Although Sharon’s Likud Party soundly defeated his plan to pull out of Gaza in a referendum, Sharon was adamant yesterday. “I want to say in the clearest fashion there will be another plan,” he told a meeting of Likud MPs, according to a participant.

Israeli officials suggested the plan – which had won US backing and was popular with Israelis – would be slightly scaled down, and the new version would not be put to a Likud vote.

Sharon had proposed his “disengagement plan” as the best way to obtain security for Israel in the absence of peace moves and to defuse international pressure for greater concessions.

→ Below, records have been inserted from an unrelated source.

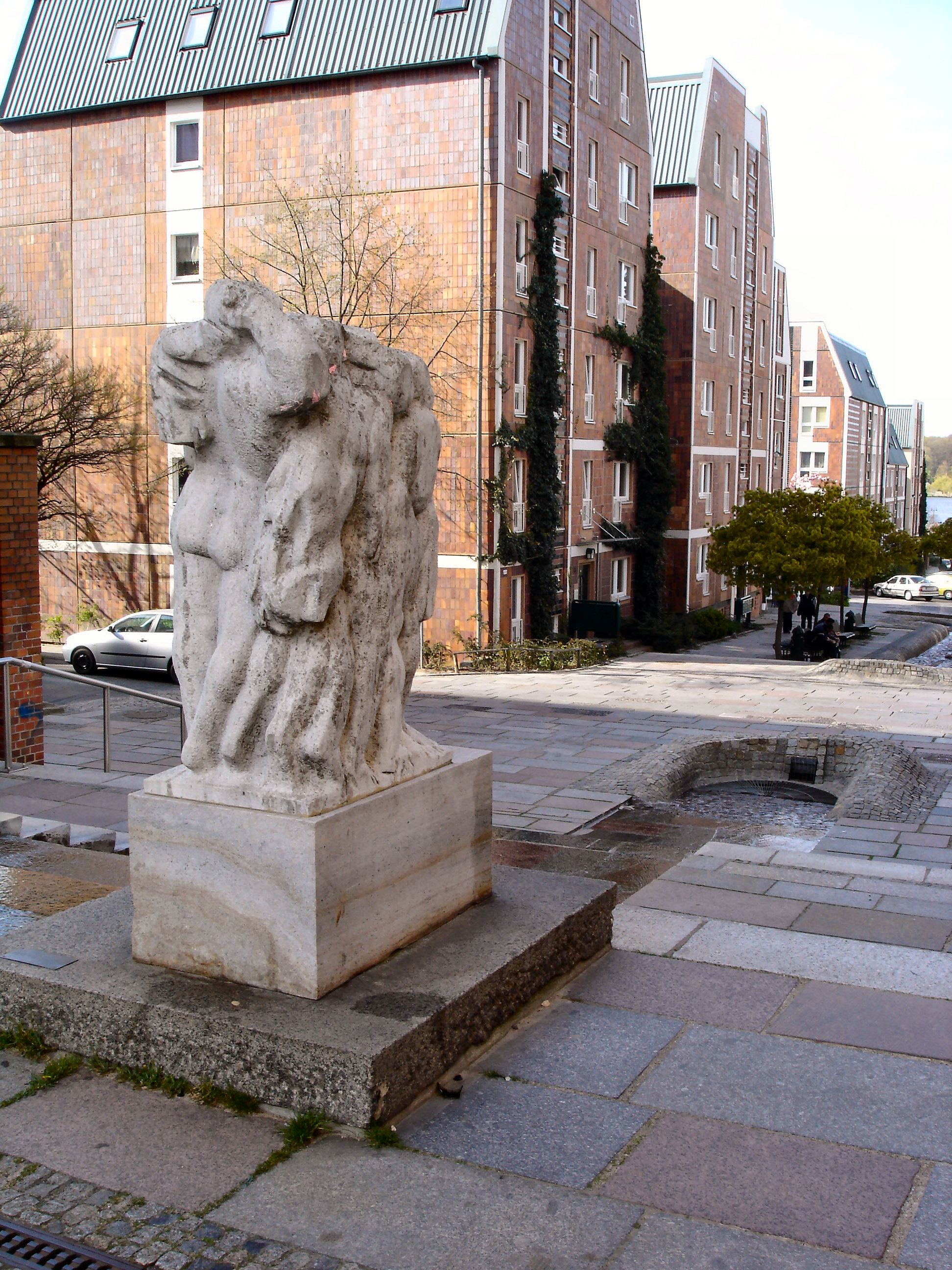 Brunnenanlage "Quelle, Wasser, Ufer" von Wolfgang Friedrich in Rostock / well system "Font, Water, Bank" of Wolfgang Friedrich in Rostock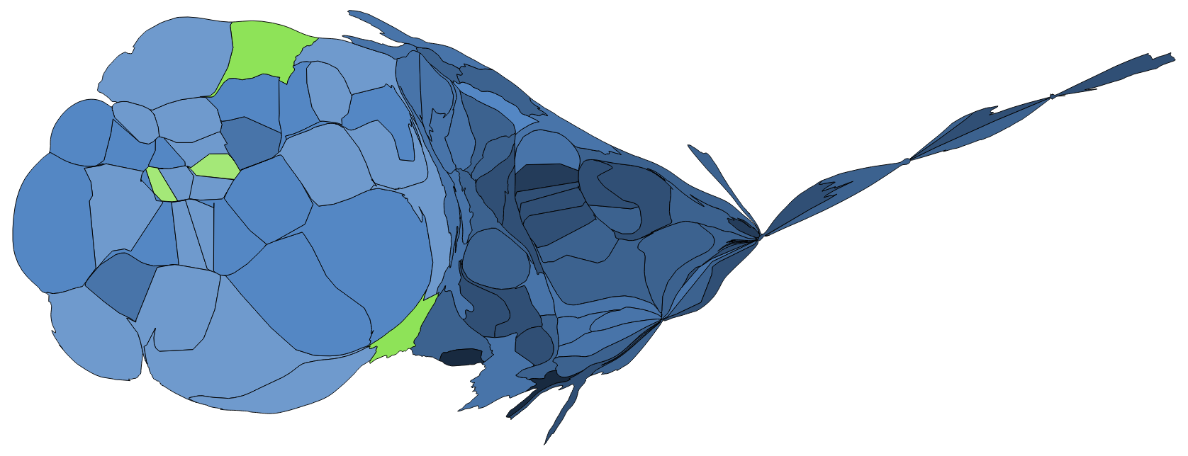 顏色對照表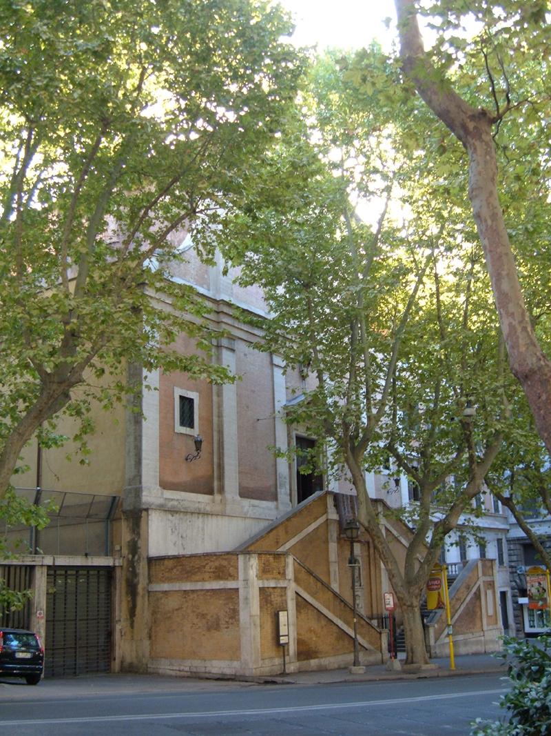 Chiesa di Santa Maria Immacolata a Via Veneto, nel rione Ludovisi, a Roma.

Residents of the Gaza settlement of Neve Dekalim, who had energetically campaigned against the plan, symbolically declared victory yesterday by laying the cornerstone for a new neighbourhood. “It says we’re here to stay,” said Esther Lilienthal, 67.

Sharon said he would present his new plan to parliament and to the cabinet, but not to another party referendum.

“The Likud members said ‘No’ to a specific plan, not to all plans,” cabinet minister Tzipi Livni said.
Sharon’s original plan envisaged an Israeli withdrawal from Gaza, home to 7,500 settlers in 21 settlements, and the evacuation of four small settlements in the West Bank by the end of 2005.

Last month US president George Bush tried to boost Sharon’s chances in the referendum, endorsing the plan and giving him unprecedented assurances that in a final peace deal Israel would not have to withdraw from all of the West Bank.

In Washington, US state department spokesman Richard Boucher said the vote was a “setback” for Sharon. He said the disengagement plan could still be a way to move peace talks forward, but added: “I don’t think we’ve hitched our wagon to any single effort.”

Moderate members of Sharon’s coalition said the disengagement plan had strong public support and demanded it be presented to the cabinet, saying it was absurd to give a tiny fraction of the population a virtual veto over matters of such vital importance to the nation.